The antagonist biological functions of transcription factors p53 and c-Jun19 could be due to competitive binding of limiting amounts of interacting proteins. Using PINA we rapidly identified, out of 447 interactors of either p53 or c-Jun (Supplementary Fig. 1a online), 39 proteins that interact with both. After recuration (Supplementary Table 1) 36 proteins were retained as common interacting proteins, and we then used these proteins in a single query to identify interactions among them. This revealed 123 additional PPIs, from which we combined 105 recurated interactions with the p53 and c-Jun interactions using the 'network operation' tool in PINA for further analysis (Supplementary Fig. 1b).

The PINA GO enrichment tool revealed significantly enriched terms in the transcription category (Supplementary Fig. 2 online), which were directly related to the regulation of either DNA-binding or transactivation capacity of p53 and c-Jun. Moreover, using a graph theoretical analysis tool in PINA, the top four candidate proteins were SMAD2, SP1, SMAD3 and ESR1 based on eigenvector centrality measure (Supplementary Fig. 3 online).
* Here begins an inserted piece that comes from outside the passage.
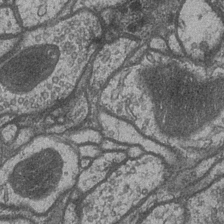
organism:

High centrality scores for SP1 and SMAD3 may be due to their requirement for c-Jun– and p53–mediated activation of transcription at least in certain conditions20. Taken together, PINA analysis of common interactors of p53 and c-Jun revealed several candidates that could represent a critical limiting factor for the transcriptional regulation of gene expression by either p53 or c-Jun. This analysis provides directions for additional experiments to characterize mechanisms by which these transcription factors antagonize each other's functions in the regulation of cell proliferation.

PINA analysis of these two human PPI networks revealed several issues to be addressed in network analysis of PPIs from public databases. First, many such databases lack a substantial portion of PPIs, emphasizing the need to integrate multiple PPI databases. For example, in the LKB1 analysis, the 139 PPIs identified from the PPI databases originated from HPRD (118 PPIs), IntAct (92), BioGRID (63) and MINT (78) demonstrating that at least 15% of PPIs would have been missed using any single database. Also all databases contained PPIs not found in any other database: HRPD (48 PPIs), IntAct (14), BioGRID (11) and MINT (1). HPRD has better coverage in this case because it is dedicated to human PPIs, whereas MIPS MPact is not listed here as it only includes yeast data.

Our analysis also revealed that curated PPI databases contain some mistakes, for instance, through mistaking genes with similar alias names (Supplementary Table 1), demonstrating the importance of being able to manually remove interactions from a network. Similarly the ability to add interactions is useful for inclusion of new or unrecorded PPIs (Fig. 2b). Manual improvement of the networks may considerably enhance the relevance of results generated by analysis tools in PINA.

To facilitate integrative analysis of PPI data, we encourage curators of current PPI databases to fully adopt the Proteomics Standards Initiative–Molecular Interaction (PSI-MI) standard for exchanging protein interactions13. For example, after network construction, it would be interesting to rank PPIs based on the interaction-detection methods by giving additional weights to PPIs identified by more than one method. Unfortunately some of the PPI databases have not fully adopted the PSI-MI standard in curating interaction detection methods, which limits the usefulness of this ranking strategy. In PINA, users can add and share such information as comments.

Our analysis also demonstrated the utility of PINA in translating fragmented knowledge in PPI databases to testable predictions. The application of PINA will accelerate analysis of PPI networks from the rapidly growing amount of public PPI data, and formulation of hypotheses of protein functions and cellular processes. PINA is freely available at http://csbi.ltdk.helsinki.fi/pina/.

Note: Supplementary information is available on the Nature Methods website.